# ASSIGNED TASK
From the line with "Kostel Neposkvrněného početí" to the line with "Le Collège Saint-Bénin", output every line below exactly, both ends included. Skip the pictures.

# DATA FOR THIS EXERCISE
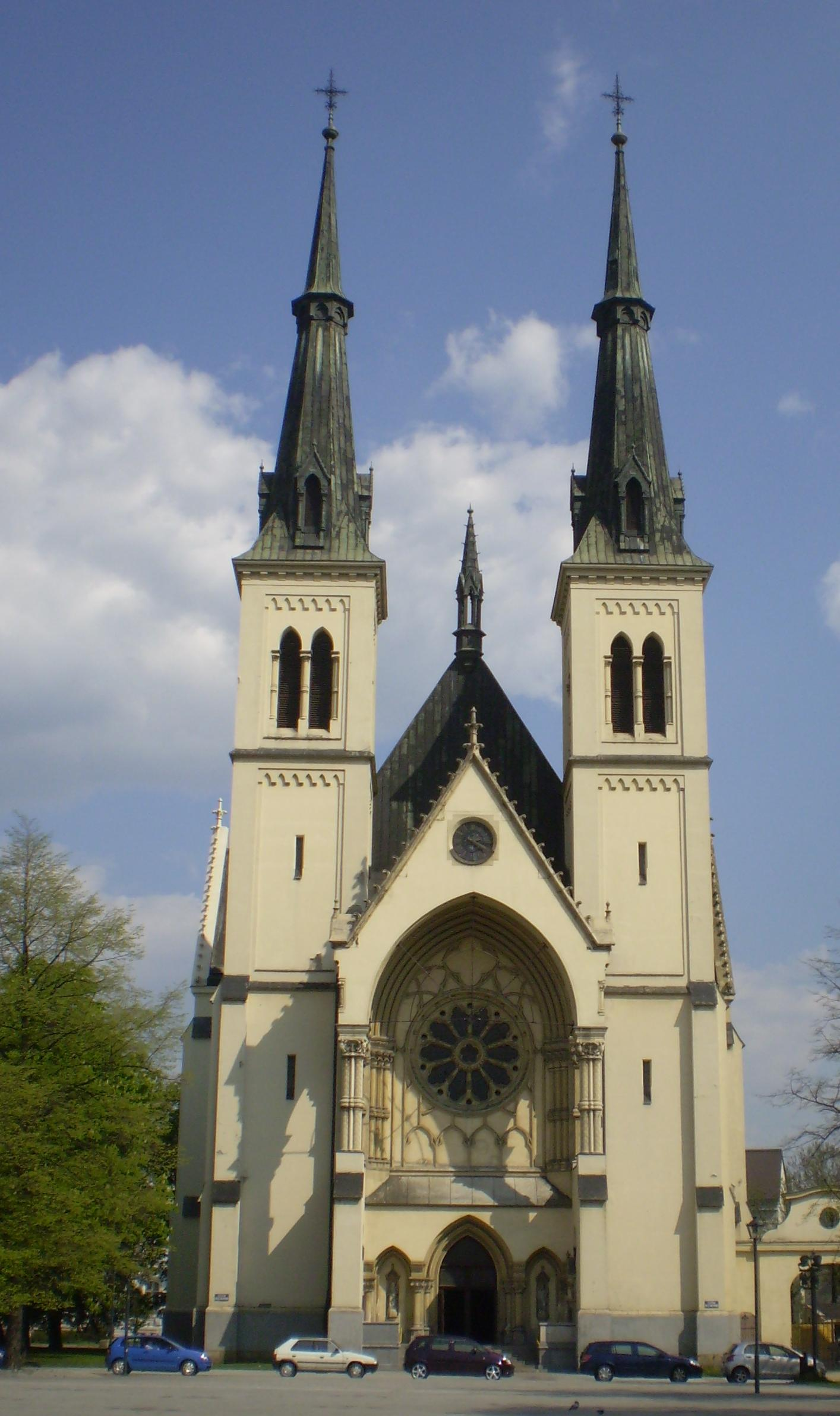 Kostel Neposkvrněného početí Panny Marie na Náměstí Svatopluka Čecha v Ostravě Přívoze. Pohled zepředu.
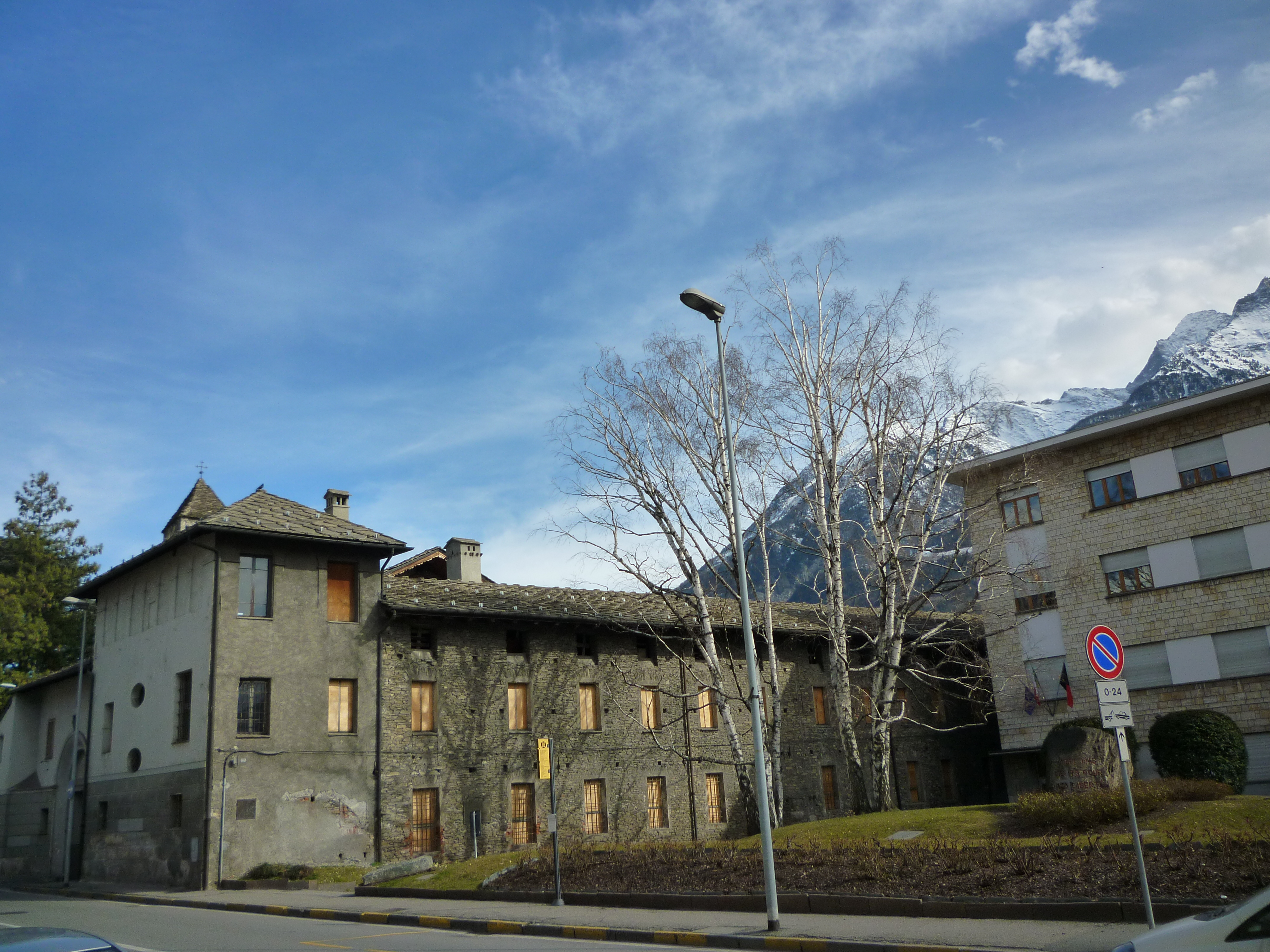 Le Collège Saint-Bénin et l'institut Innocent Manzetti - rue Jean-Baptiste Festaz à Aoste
--
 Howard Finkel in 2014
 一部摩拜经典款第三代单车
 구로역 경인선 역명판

# RESPONSE AREA
 Kostel Neposkvrněného početí Panny Marie na Náměstí Svatopluka Čecha v Ostravě Přívoze. Pohled zepředu.
 Le Collège Saint-Bénin et l'institut Innocent Manzetti - rue Jean-Baptiste Festaz à Aoste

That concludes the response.